What Is the Hydrostatic Force on a Vertical Gate in an Irrigation Canal?

[SUchica10]

A gate in an irrigation canal is in the form of a trapezoid 3 feet wide at the bottom, 5 feet wide at the top, with the height equal to 2 feet. It is placed vertically in the canal with the water extending to its top. For simplicity, take the density of water to be 60 lb/ft cubed. Find the hydrostatic force in pounds on the gate.

I am having problems setting this problem up. It looks like its really easy but I am just not sure how to start it.

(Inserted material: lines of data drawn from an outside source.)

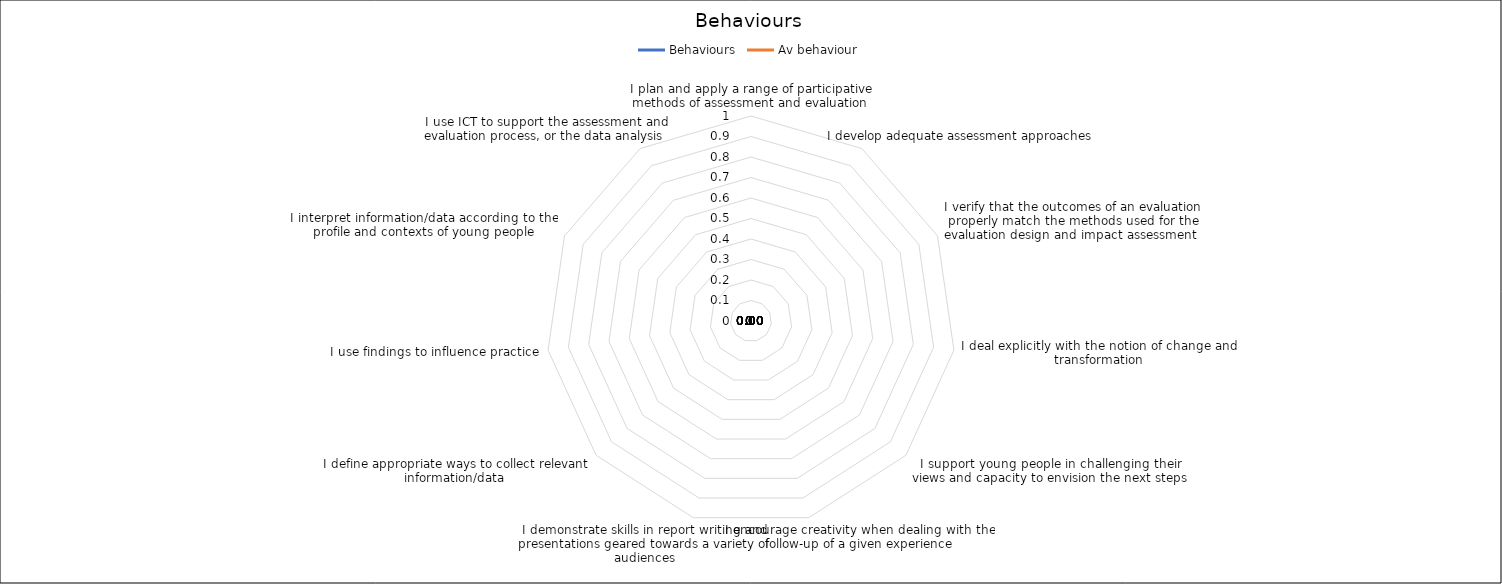
| Category | Behaviours | Av behaviour |
|---|---|---|
| I plan and apply a range of participative methods of assessment and evaluation | 0 | 0 |
| I develop adequate assessment approaches  | 0 | 0 |
| I verify that the outcomes of an evaluation properly match the methods used for the evaluation design and impact assessment  | 0 | 0 |
| I deal explicitly with the notion of change and transformation | 0 | 0 |
| I support young people in challenging their views and capacity to envision the next steps | 0 | 0 |
| I encourage creativity when dealing with the follow-up of a given experience | 0 | 0 |
| I demonstrate skills in report writing and presentations geared towards a variety of audiences | 0 | 0 |
| I define appropriate ways to collect relevant information/data  | 0 | 0 |
| I use findings to influence practice | 0 | 0 |
| I interpret information/data according to the profile and contexts of young people | 0 | 0 |
| I use ICT to support the assessment and evaluation process, or the data analysis  | 0 | 0 |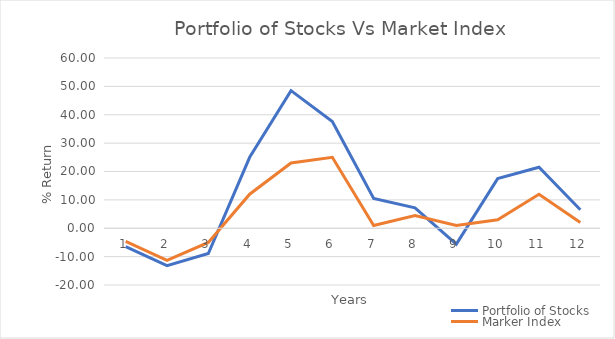
| Category | Portfolio of Stocks | Marker Index |
|---|---|---|
| 0 | -6.5 | -4.6 |
| 1 | -13.2 | -11.3 |
| 2 | -8.9 | -5 |
| 3 | 25 | 12 |
| 4 | 48.5 | 23 |
| 5 | 37.6 | 25 |
| 6 | 10.5 | 1 |
| 7 | 7.2 | 4.5 |
| 8 | -5.6 | 1 |
| 9 | 17.5 | 3 |
| 10 | 21.5 | 12 |
| 11 | 6.5 | 2 |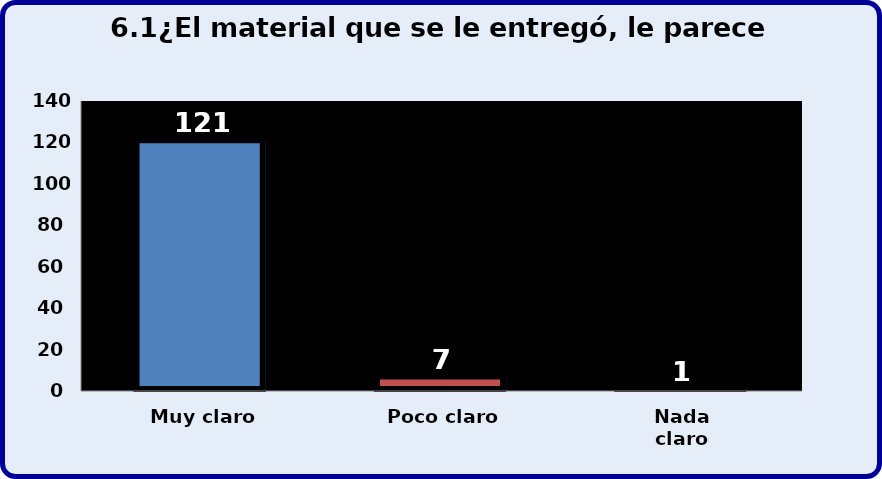
| Category | Series 0 |
|---|---|
| Muy claro | 121 |
| Poco claro | 7 |
| Nada claro | 1 |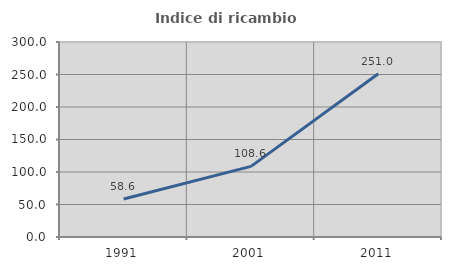
| Category | Indice di ricambio occupazionale  |
|---|---|
| 1991.0 | 58.562 |
| 2001.0 | 108.627 |
| 2011.0 | 251.031 |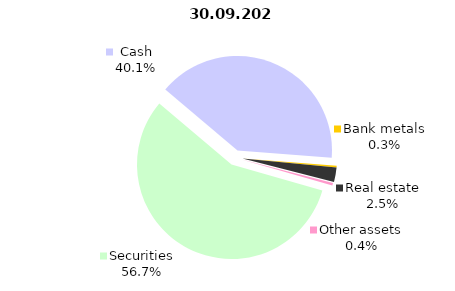
| Category | 30.09.2020 |
|---|---|
| Securities | 1989.58 |
| Cash | 1405.671 |
| Bank metals | 11.037 |
| Real estate | 86.884 |
| Other assets | 15.054 |

I know F = density x gravity x area x depth

 

[chanvincent]

Because the force acts on the gate is not constant, i.e. force at the bottom is larger than that at the top , we have
dF = density x gravity x depth x d(area)
Do this integration over the trapezoid will yield the correct answer.

 

[HallsofIvy]

Imagine the gate being divided into many narrow horizontal bands of width "$\Delta y$". If y is the depth of a band, and $\Delta y$ is small enough that we can think of every point in the band as at depth y, then the force along that band is the pressure, 60(y) [NOT "times gravity"! The density of the water is weight density, not mass density!], times the area: the length of the band times $\Delta y$. Of course, the length of the band depends on y: it is a linear function of y since the sides are straight lines, length(2)= 3 and length(0)= 5 so length(y)= -y+ 5. The force on that narrow band is 60y(5-y)$\Delta y$. The total force on the gate is the sum of those,$\Sum 60y(5-1y)\Delta y$, as y goes from 0 to 2. In the limit, that becomes the integral
$$60\int_0^5 y(5-y)dy$$